If you are building to test with other dependencies or just want to export the build as a Maven-style dependency, simply run the `publish` task. This task will publish all available packages to ~/releases/maven/development. If you need to publish the project to a different repo, you can specify it with `-Prepo=repo_name`. Valid options are:

- development - The default repo.
- beta - Publishes to ~/releases/maven/beta.
- stable - Publishes to ~/releases/maven/stable.
- release - Publishes to ~/releases/maven/release.

The Maven artifacts are described in [MavenArtifacts.md](MavenArtifacts.md)

## Structure and Organization

The main WPILib code you're probably looking for is in WPILibJ and WPILibC. Those directories contain the high-level hardware/robot classes used for interacting with hardware, the Driver Station, and contain the core framework that almost all robot projects use.

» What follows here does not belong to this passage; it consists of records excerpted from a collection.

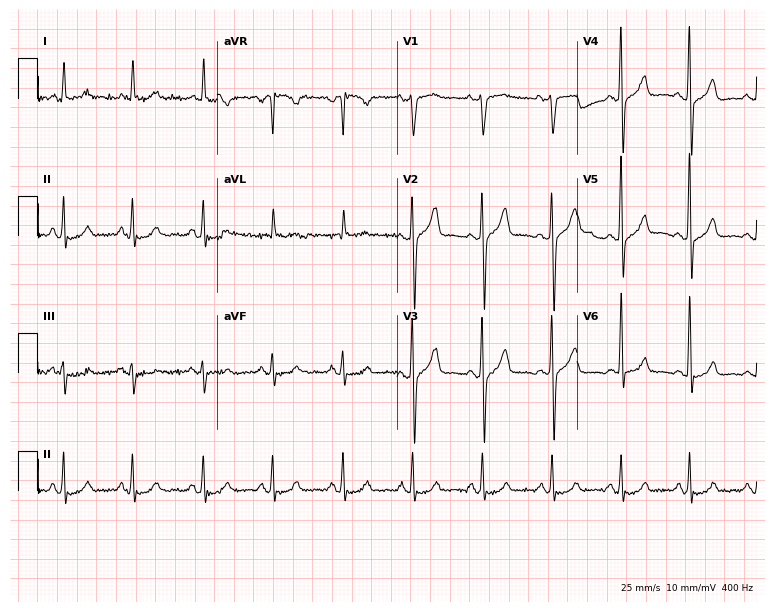
Resting 12-lead electrocardiogram. Patient: a 79-year-old man. None of these six findings is recorded: first-degree AV block, right bundle branch block, left bundle branch block, sinus bradycardia, atrial fibrillation, sinus tachycardia. Other findings, if any, are not listed.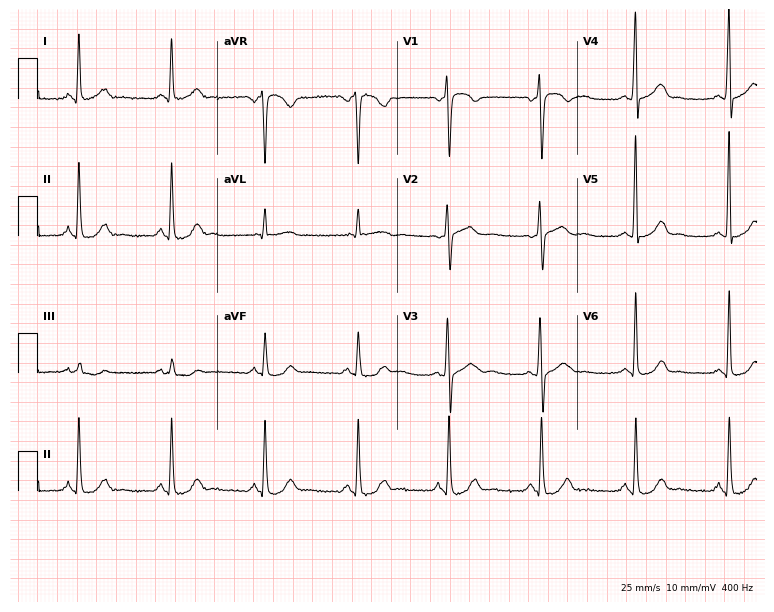
Resting 12-lead electrocardiogram. Patient: a 50-year-old female. Read as a normal ECG.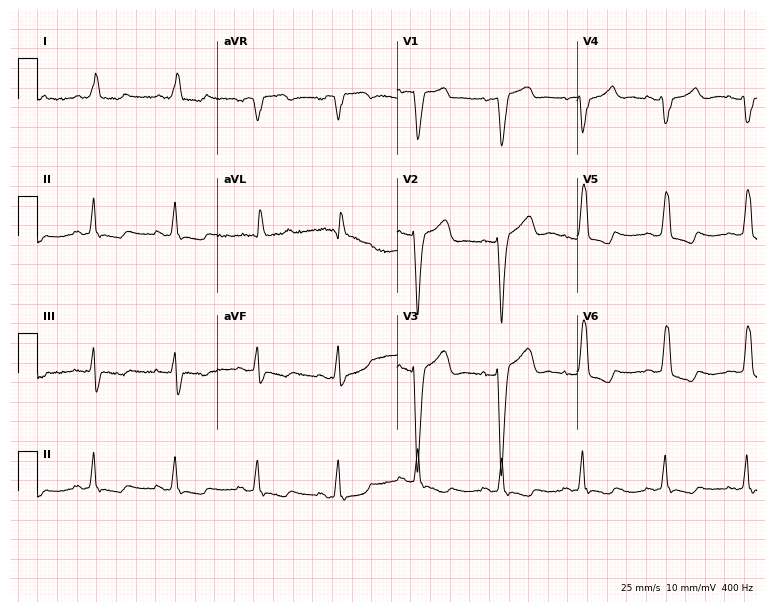
Electrocardiogram (7.3-second recording at 400 Hz), a 79-year-old female. Interpretation includes left bundle branch block.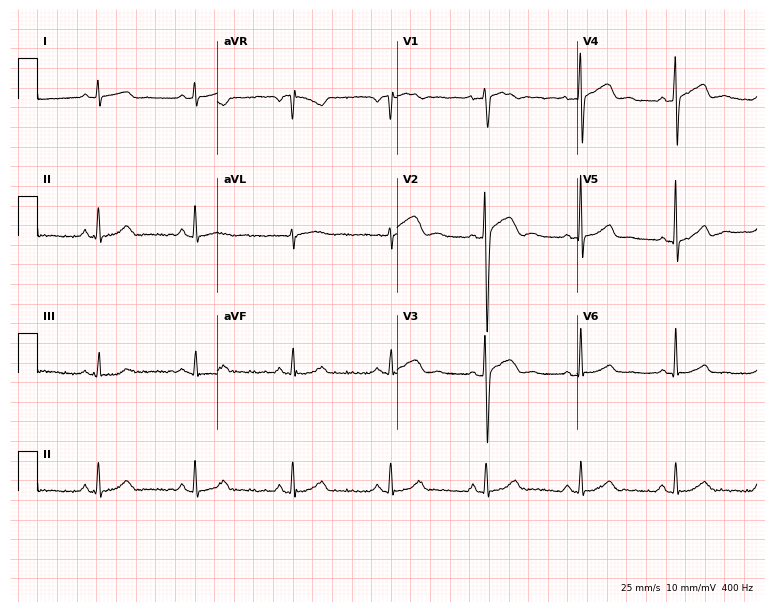
12-lead ECG from a male, 41 years old. Labelled as a normal ECG.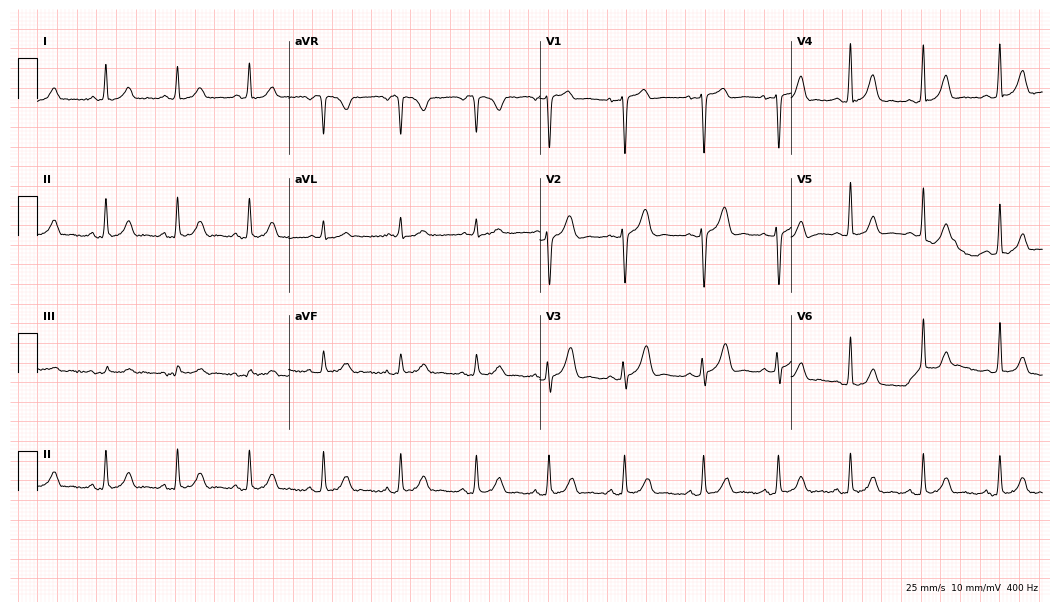
Electrocardiogram, a female, 28 years old. Overall reading on record: normal ECG.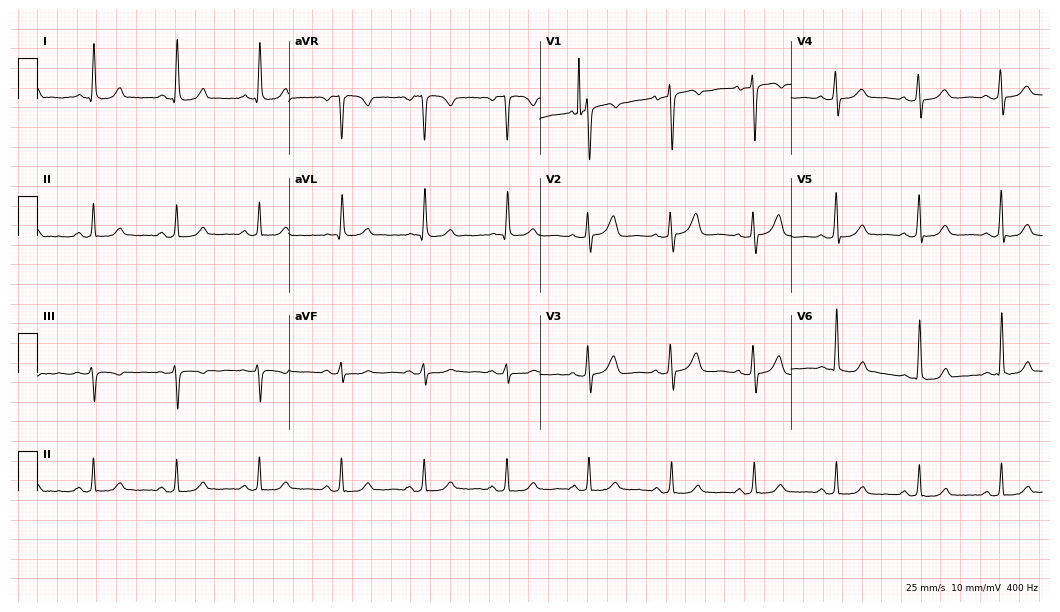
Standard 12-lead ECG recorded from a female patient, 65 years old. None of these six findings is recorded: first-degree AV block, right bundle branch block, left bundle branch block, sinus bradycardia, atrial fibrillation, sinus tachycardia. Other findings, if any, are not listed.

The src/test directories under each subproject for C++ and Java contain test code that runs on GitHub Actions. When you submit code for review, it is tested by GitHub Actions' runners. If you add new functionality you should make sure to write tests for it so we don't break it in the future.

The hal directory contains more C++ code meant to run on Systemcore. HAL is an acronym for "Hardware Abstraction Layer", and it interfaces with the robot controller to enable hardware interactions. The HAL is split into cpp, sim, and systemcore. The systemcore directory contains the WPILib code meant to run on your Systemcore. Sim is WPILib code meant to run on your computer, and cpp is code shared between the two. Code in the cpp directory must be platform-independent, since it will be compiled with both the ARM cross-compiler and whatever desktop compiler you are using (g++, MSVC, etc...).

The upstream_utils directory contains scripts for updating copies of thirdparty code in the repository.

The [styleguide repository](https://github.com/wpilibsuite/styleguide) contains our style guides for C++ and Java code. Anything submitted to the WPILib project needs to follow the code style guides outlined in there. For details about the style, please see the contributors document [here](CONTRIBUTING.md#coding-guidelines).